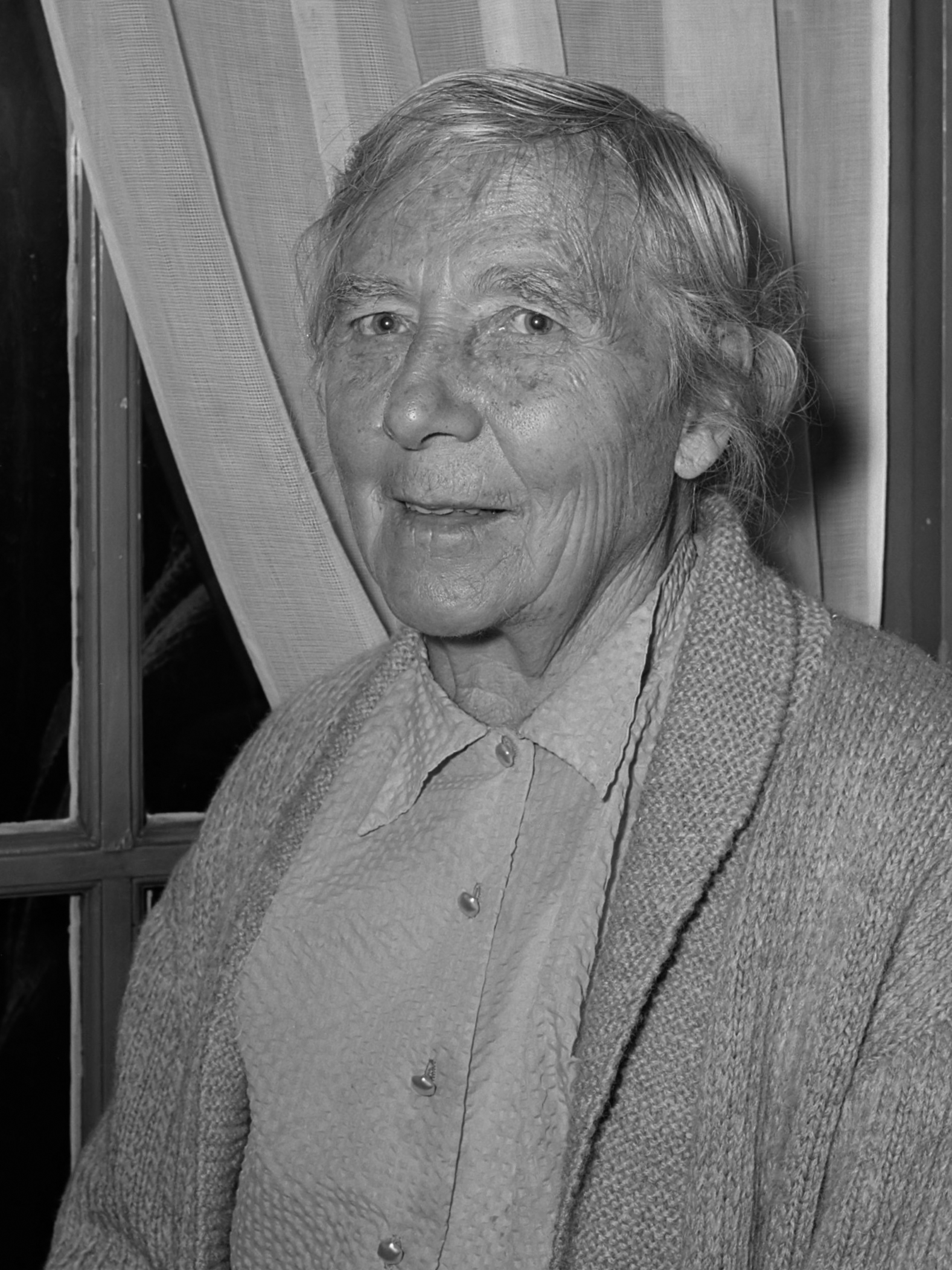 Mevrouw Roogaards-Sandberg 27 oktober 80 jaar , nog steeds actrice. Opnamen aan huis 9 oktober 1956
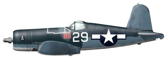 F4U-1A_29_Kepford
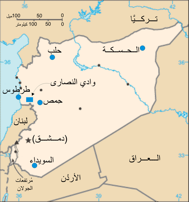 خارطة تُبيِّنُ الأماكن المذكورة في مقالة المسيحيَّة في سوريا.
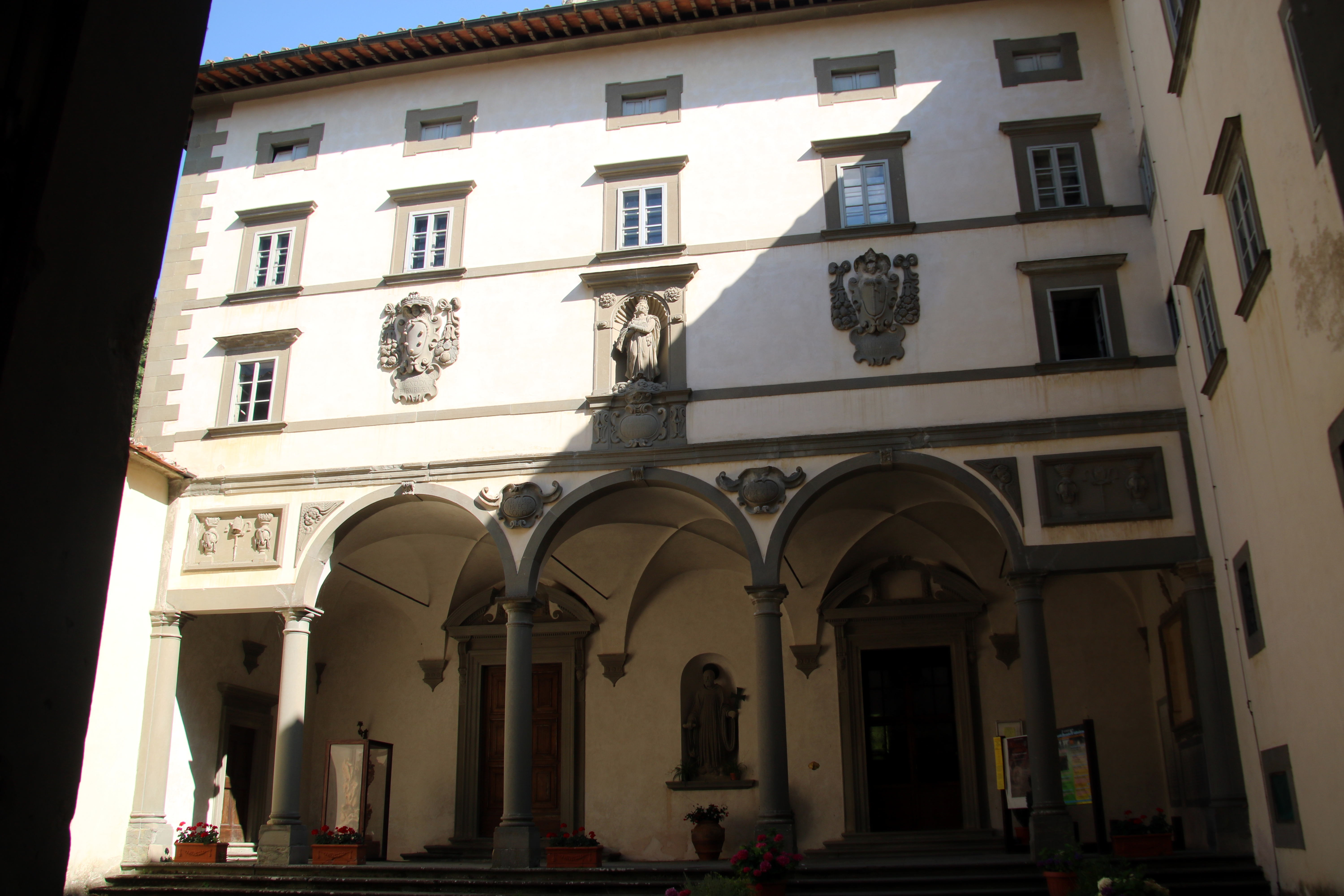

• **Problem description**: When you copy the lines above, drop the pictures and keep everything else exact.

• **Reply**:
 Mevrouw Roogaards-Sandberg 27 oktober 80 jaar , nog steeds actrice. Opnamen aan huis 9 oktober 1956
 F4U-1A_29_Kepford
 خارطة تُبيِّنُ الأماكن المذكورة في مقالة المسيحيَّة في سوريا.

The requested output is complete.